Professor Burton Stein, Vijayanagara Empire and I: An Epistolary Journey

 

I worked for my Ph D in History with Professor Burton Stein in the Department of History, University of Hawaii at Manoa. I graduated in 1987 and returned to India where I taught in Pondicherry University as a Professor of History and retired as Dean, School of Social Sciences and International Studies and am now settled In Pondicherry,a toen I have grown to love. A few day back there was a programme on FaceBook in which a noted Delhi based historian gave a talk on "Working with Burton Stein". Since I am the only Historian in India who has had the privilege of working with his doyen of Medieval History, I thought that I could share my thoughts and experiences with my larger world of fellow Historians through this Blog. It has been more than 38 years since I received these letters and I am making them available to the wider world as I think, there will be greater interest in the sort of work that Burton Stein pioneered once the "Post Colonial" conceits are quietly set aside. Stein himself was very skepetical of the intervention of Edward Said who stareted this movement with his Orientalism


The work I did with Professor Burton Stein was entitled, Temples, Kings and Warriors: The Role of Warrior Chieftains in the Political Structure of Late Medieval Tamil Country, AD 1300-1565. From citations to this work, I learn that several Historians have contacted Hamilton Library, University of Hawaii, Manoa, and have consulted this dissertation. The starting point of my work was the last chapter of Peasant State and Society in Medieval South India in which Vijayanagara Empire was discussed. I felt that the Nayaka level of leadership that emerged with the Vijayanagara Expansion would enable us to get a good picture of the structure of Political Power at the intermediate level in the late medieval period. The old structured relations around land and its resources broke down under the impact of the decline of the Chola State and the expansion of the Turkish Sultanates into the region during the reign of Alauddin Khilji and later Muhhamad Bin Tughlaq. Through the difficult time when I was writing the Dissertation before the advent of internet and fast communication Professor Stein and I kept in touch through Correspondence and I have nearly 50 letters from him. I have uploaded a few so that in future there documents are available.

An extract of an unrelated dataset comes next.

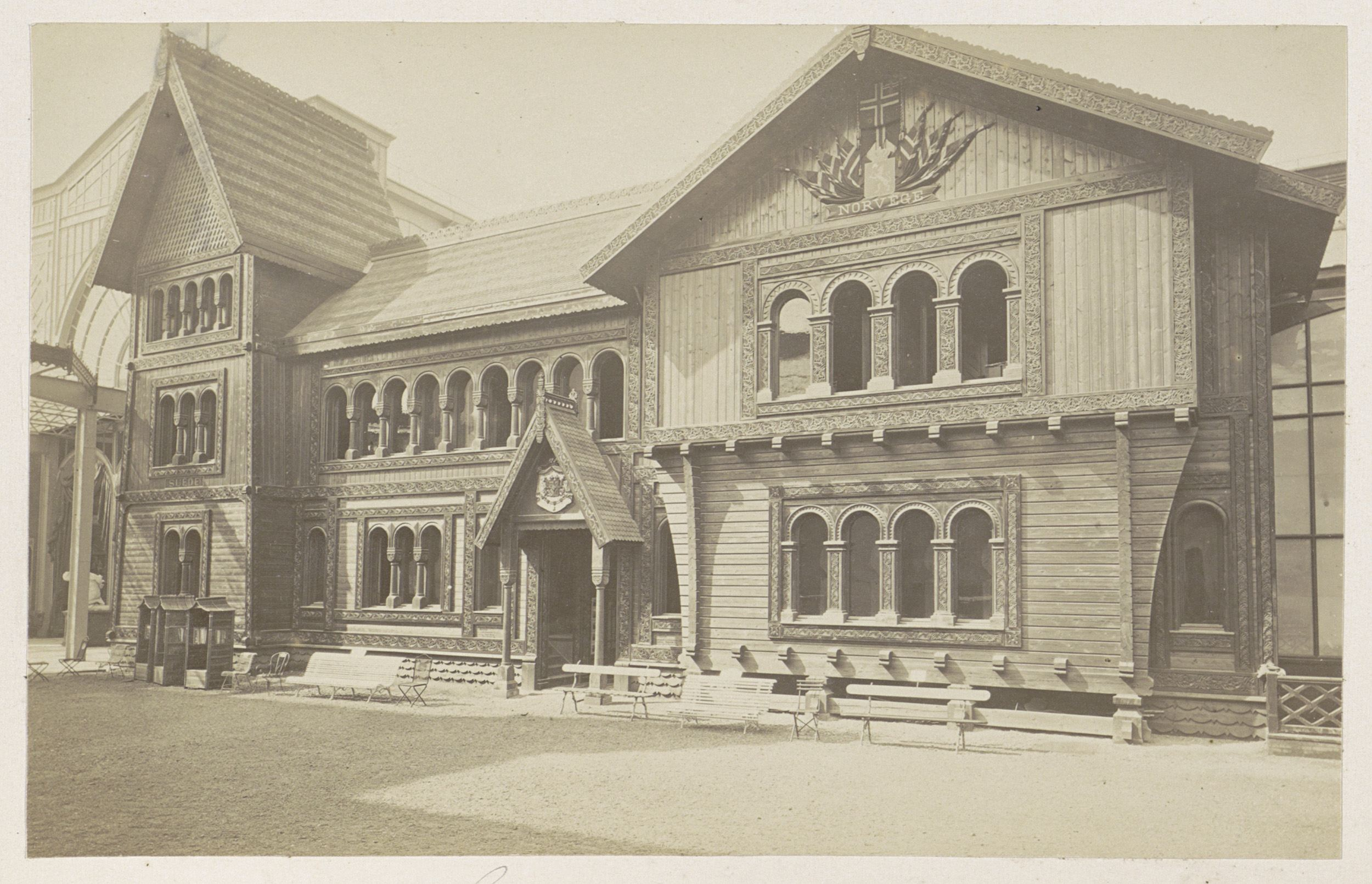 IdentificatieTitel(s): Zweeds paviljoen op de Wereldtentoonstelling te Parijs in 1878. Sverige (titel op object)Objecttype: foto Objectnummer: RP-F-F01212-37-4Omschrijving: Onderdeel van Reisalbum Europese steden, vermoedelijk Zweeds.VervaardigingVervaardiger: fotograaf: anoniemPlaats vervaardiging: ParijsDatering: 1878Fysieke kenmerken: albuminedrukMateriaal: fotopapier Techniek: albuminedrukAfmetingen: h 55 mm × b 94 mmToelichtingOp de foto rechtsboven is het woord 'Norvege' (Noorwegen) leesbaar. Noorwegen behoorde van 1814 tot 1905 bij Zweden.OnderwerpWat: world fair, world exhibitionfaçade (of house or building)Wanneer: 1878-05-06 - 1878-10-31Waar: ParijsVerwerving en rechtenVerwerving: overdracht van beheer 1994Copyright: Publiek domein

Professor Burton Stein taught me the value of meticulous documentation. He was a great believer in depth and on more than one ocassion admonished me that good history is done by reconstruction of the Past based on the basis of the maximum study of available records. For this reason I am tempted to say that the subjective post colonial deconstructist versions that are fashionable today would not have had his approval. In fact, a Guru of Post Colonialism whose work is now de riguer for contemporary purposes was not popular with Professor Stein, though after the unfortunate demise of Professor Stein in 1996, this Guru has acquired cult like status and with it a controversial image. In Thomas Munro: Man and Vision of Empire Stein showed that he was right in seeking the roots of the Munro System in the medieval past. I followed up this work by undertaking a study of Mark Wilks as a Historian of Vijayanagara. I worked on the basis of the official records of the East India Company.
Burton Stein insisted that History should be based on what he called Primary Documentation and all available records must be studies for the purpose of eliciting information of the past. He practically made London his second home even while he was teaching at the University of Hawaii and each Summer Dorothy and he would fly off to London and work in the India Office Library. I have  been interested in studying the papers of Mark Wilks and Colin McKenzie and hope that after the end of this season of COVID 19 will be able to visit the British Library. 
Thorough exploration of existing Documentation and Hisrtoriography were the main features of Burton Stein's work. In fact the first thing he made me do, when I joined him for the PhD was to spend a full semester reading books on Vijayanagara Empire. Stein had set aside Thursdays from 2:30 to 5:00 exclusively for me and we would meet in his Office with the glass windows overlooking the Japanese Bamboo Garden in Sakamaki Hall, Dole Street snd he insisted that I come prepared with a full 10 page critique. As I have always said and I say again, I learnt History from a Great Master and am proud of it.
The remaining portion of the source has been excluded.